What do Amazons sound like? In the 19th century, composers would have drawn on a palette of instrumental colours that could depict the unfamiliar with no difficulty, albeit perhaps somewhat clichéd. Italian and French Baroque music were only beginning to show the first signs of such onomatopoeia. For example, what Marin Marais, gambist and composer at the court of Louis XIV, notated in the work L’Ameriquaine from his Suite d’un goût étranger, sounds neither American nor otherwise foreign.
But back to the Amazons. To this day, it is still not clear whether these female warriors, about whom Homer, Herodotus and others wrote, actually existed. Further research is necessary before this question can be answered conclusively. Research was also required to unearth the Amazon operas from which arias and instrumental works will be heard this afternoon. The Amazons, like strong women on Baroque opera stages in general, are complex figures whose character consists of attributes that are considered typically female and typically male till today. The ambivalence of their gender is the decisive factor in many opera plots and provides an inexhaustible source of dramatic and musical inspiration for great lyrical scenes, laments, war songs, rage arias, tender melodies and instrumental pieces.

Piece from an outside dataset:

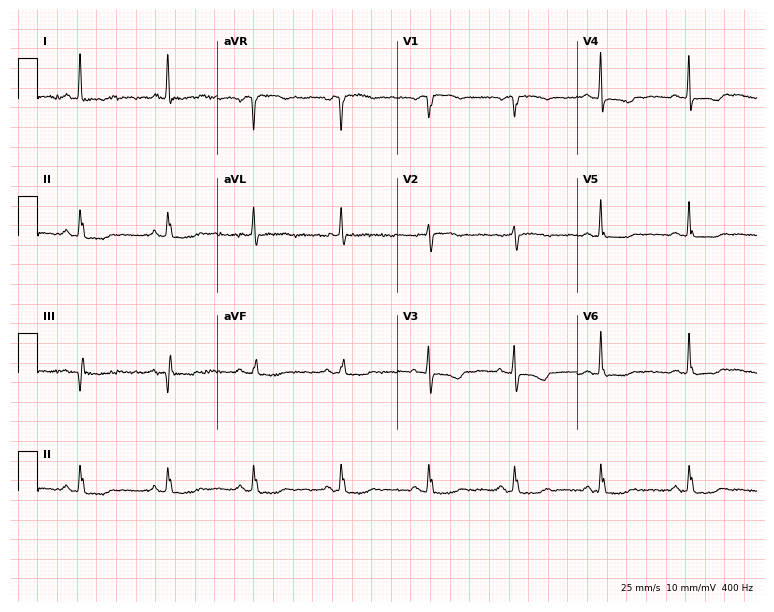
12-lead ECG (7.3-second recording at 400 Hz) from a 69-year-old woman. Screened for six findings — first-degree AV block, right bundle branch block, left bundle branch block, sinus bradycardia, atrial fibrillation, sinus tachycardia — none is recorded.

That is precisely why we find a female character like Marthésie, the first queen of the Amazons, in André Cardinal Destouches’s opera. In the closing scene, during the aria “Quel coup”, she stands at the edge of an abyss, sees her dead lover there and descends into the shadows to him – with more dignity than Orpheus. Giuseppe de Bottis presents another Amazon queen, Mitilene, in his opera of the same title – a woman who wants to be free from the bonds of love and yet suffers because of her unhappy love. The Amazons, then as now – more relevant than ever.